News

KQ’s Nigeria workers issue strike notice

kq

A Kenya Airways plane at JKIA in Nairobi. FILE PHOTO | NMG

National carrier Kenya Airways #ticker:KQ is facing more labour problems as staff in Nigeria issued a strike notice beginning Wednesday.

The Nigerian workers are demanding salary increase and benefits that were provided in a collective bargaining agreement signed two years ago.

The National Union of Air Transport Employees (NUATE), in a letter seen by Business Daily, says that workers in Kenya Airways’ Nigerian operations have waited in vain for the airline to implement the changes.

“It is a situation that the workers cannot bear. The management of KQ has not shown any respect to these Nigerian workers,” said NUATE general secretary, Olayinka Olu Abioye, in a telephone interview. The union, which claims to represent about 100 workers, said the industrial action will ground all KQ operations in Nigeria.

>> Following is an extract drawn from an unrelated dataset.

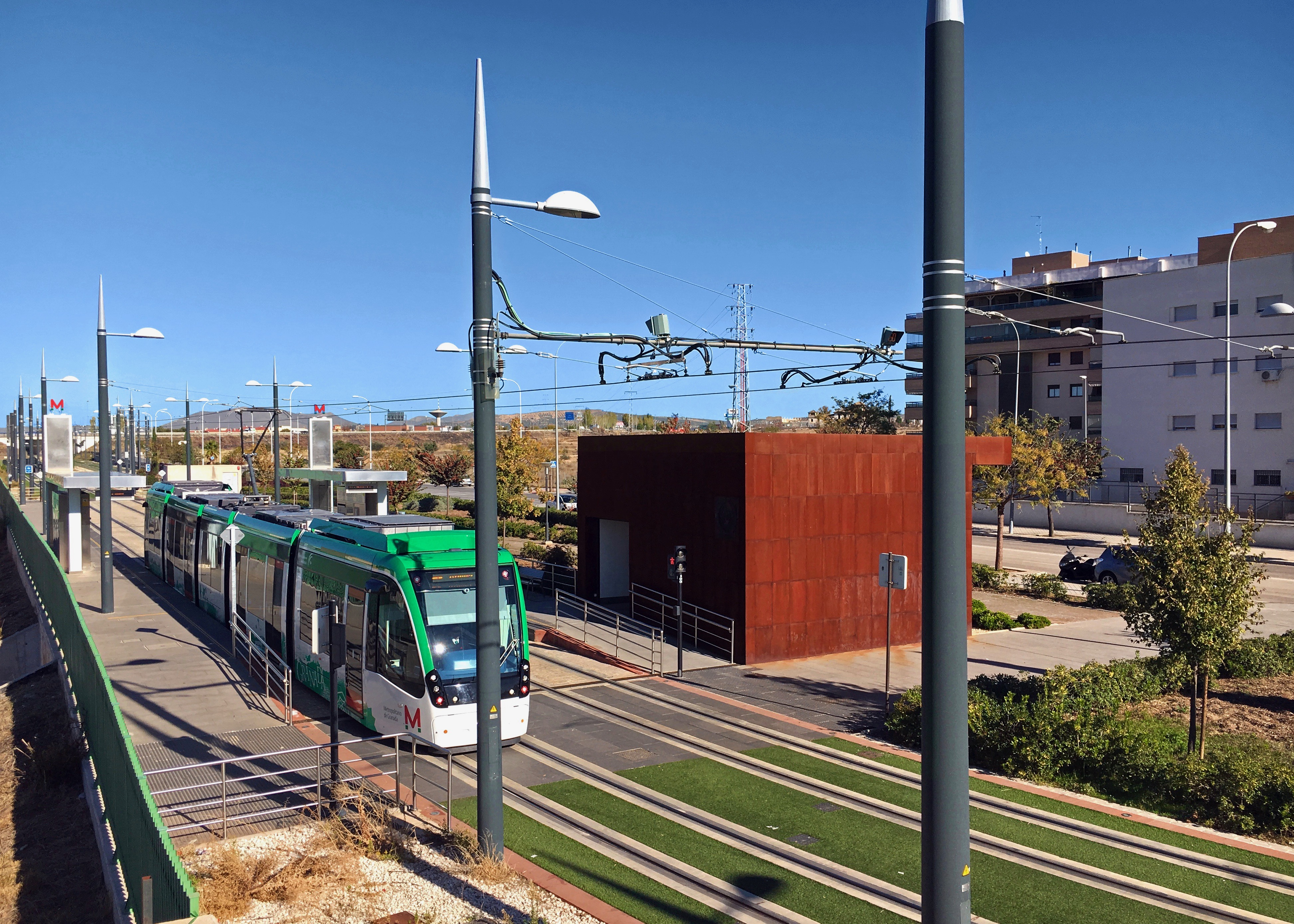 Estación de Cerrillo de Maracena del Metro de Granada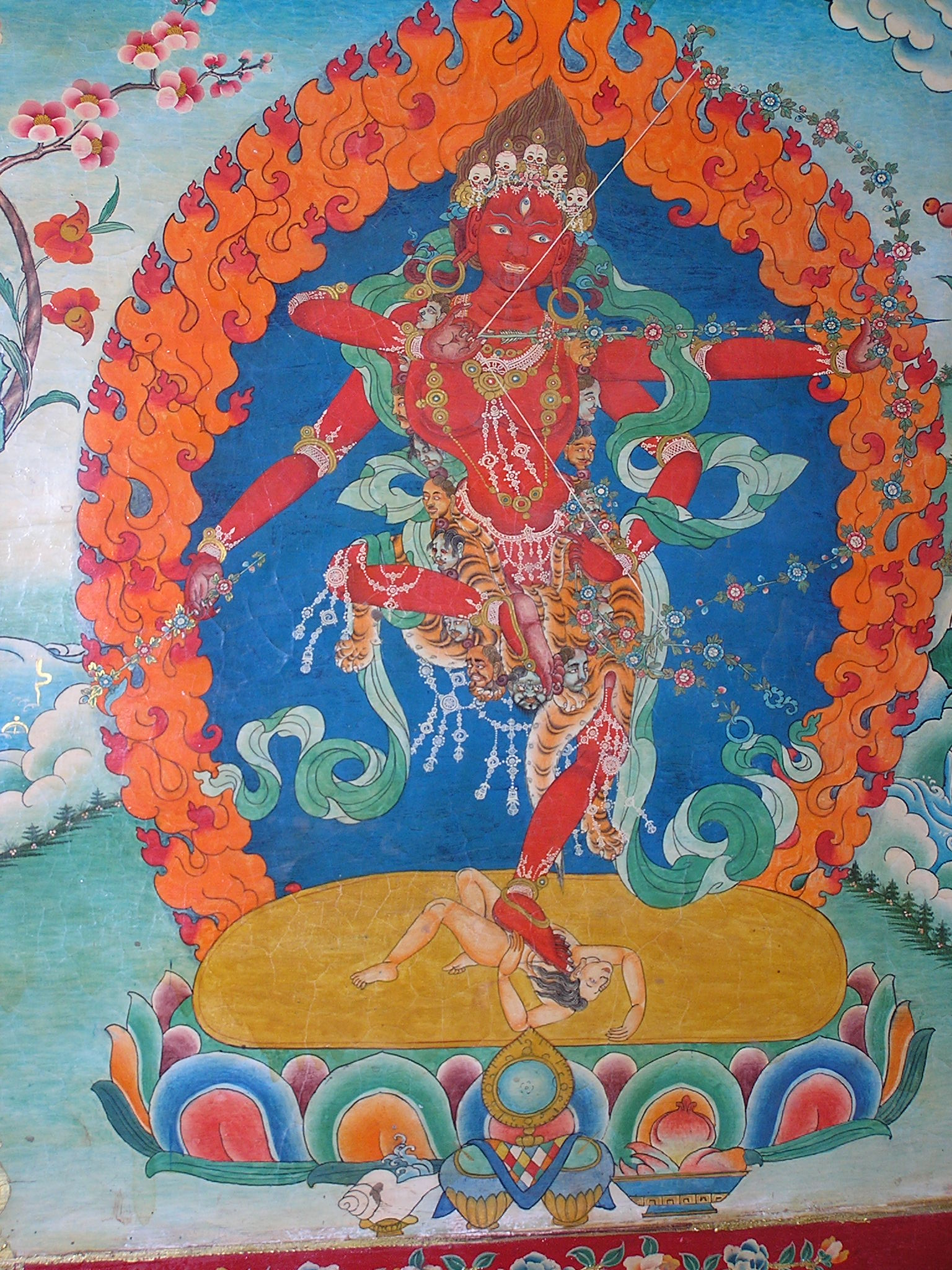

Mr Abioye said the Collective Bargaining Agreement (CBA) signed with Kenya Airways guaranteed the workers up to three per cent salary increment, paid annual leave, maternity leave of 16 weeks and group life assurance.

Kenya Airways, he claimed, has reneged on these promises citing financial troubles in its home market.

The airline had not responded to our queries at the time of going to press while NUATE said it had commenced talks with management that would possibly put off the industrial action.

READ: Engineers dig in as KQ moves to replace them

Nigeria does not have its own national carrier and relies heavily on KQ’s services.  The carrier flies to Lagos daily, providing onward connectivity for Nigerian businesspeople headed to Asia and Europe. The country is also a key plank of Kenya Airways’ strategy to increase its connections in Africa.

The threat of strike comes a week after KQ sacked striking engineers demanding a raise of up to three-and-a-half times to match their peers who work for Middle Eastern airlines.

But a court decision Tuesday scuttled planned recruitment to replace them, ordering the airline to freeze all new hirings.